Prove there is a point $z\in[a,b]$ at which $f(z)=\frac{f(x_1)+f(x_2)+\cdots+f(x_k)}{k}$

Pick $x_u, x_v$ among $x_1, \ldots, x_n$ such that

$$\begin{align} f(x_u) = & \min( f(x_1), f(x_2), \ldots, f(x_n) )\\ f(x_v) = & \max( f(x_1), f(x_2), \ldots, f(x_n) ) \end{align}$$ and let $x_l = \min(x_u, x_v)$ and $x_r = \max(x_u, x_v)$. We have

$$\begin{align} & f(x_u) \le f(x_1), f(x_2), \ldots, f(x_n) \le f(x_v)\\ \implies & f(x_u) \le \frac{f(x_1) + f(x_2) + \cdots + f(x_n)}{n} \le f(x_v) \end{align}$$ Since $f(x)$ is continuous over $[a,b]$ and $x_u, x_v \in [a,b]$, $f(x)$ is continuous over the closed interval $[x_l, x_r]$. By Intermediate value theorem, there is a number $z \in [ x_l, x_r] \subseteq [a,b]$ such that $$f(z) = \frac{f(x_1) + f(x_2) + \cdots + f(x_n)}{n}$$

Here is a hint: $$f(a)=\frac{f(a)+f(a)+\cdots+f(a)}{k}$$ (with $k$ terms in the numerator).

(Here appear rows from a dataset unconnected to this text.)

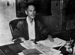 菊竹六鼓、編集長時代の執務風景
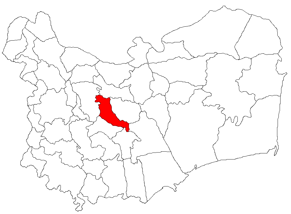 Categorie:Hărţi ale judeţului Tulcea
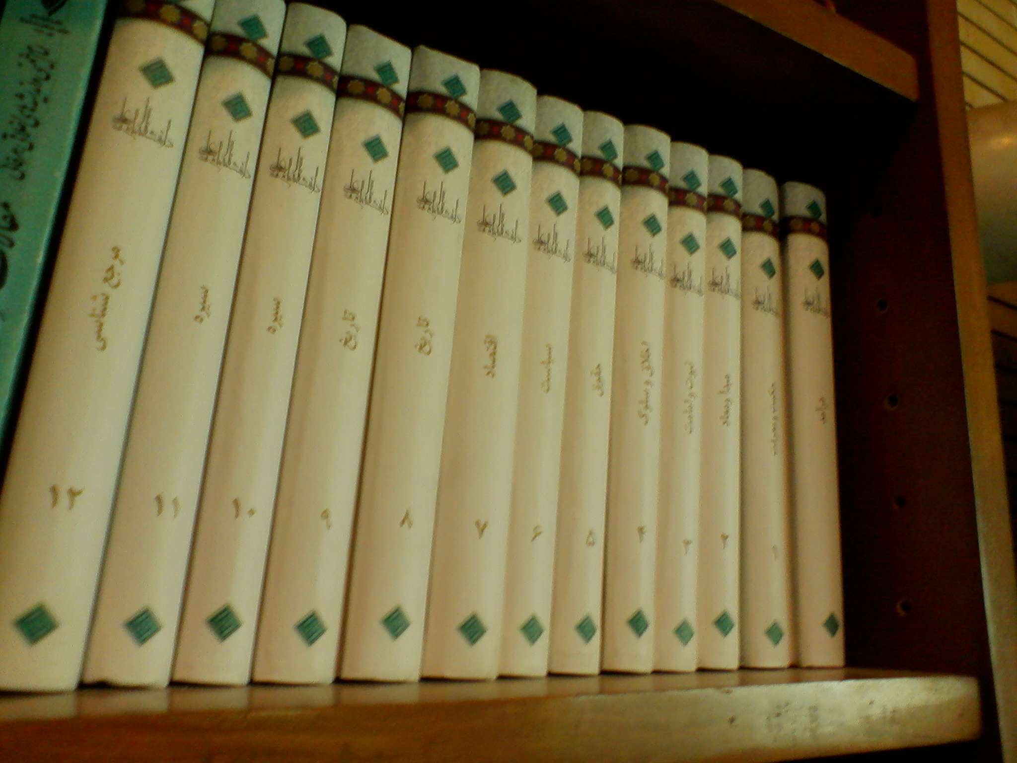 دانشنامه امام علی علیه السلام
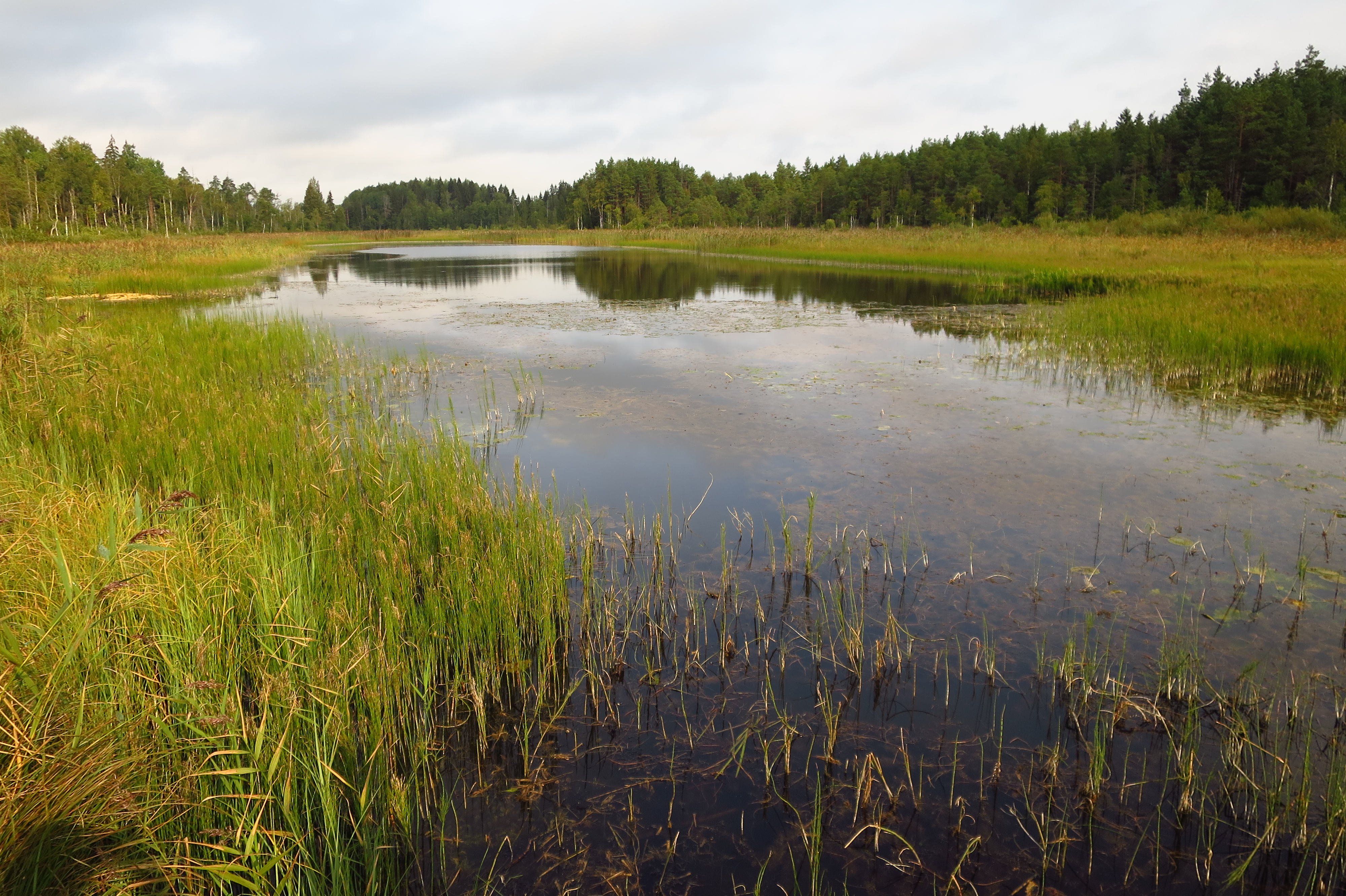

Edit: Two upvotes already, and yet the answer is wrong, as are the inequalities you are trying to prove! But replace $a$ in my hint with the $x_j$ for which $f(x_j)$ has the smallest value, and you're good to go. Similarly for $b$, but the largest value instead.

I'll leave here an alternative proof, It might be helpful to someone:

Lemma 1: If $\{x_1,...,x_n\} \subset [a,b]$ then: $\exists x \in [a,b]:$

$$x = \frac{x_1 + ... + x_n}{n}$$

Proof:

Let $g: [a,b] \to \Bbb R$ such that:

$$g(x) = \sum_{k = 1}^n x_k - nx $$

note that $g$ is continuous. Now, for each $i \in \{1,...,n\}$, we know that $a \leq x_i \leq b$. So if we sum all $x_i$ we must get the following:

$$na \leq \sum_{k = 1}^n x_k \leq nb$$

So now we have:

• $g(a) = \sum_{k = 1}^n x_k - na \geq na - na = 0$

• $g(b) = \sum_{k = 1}^n x_k - nb \leq nb - nb = 0$.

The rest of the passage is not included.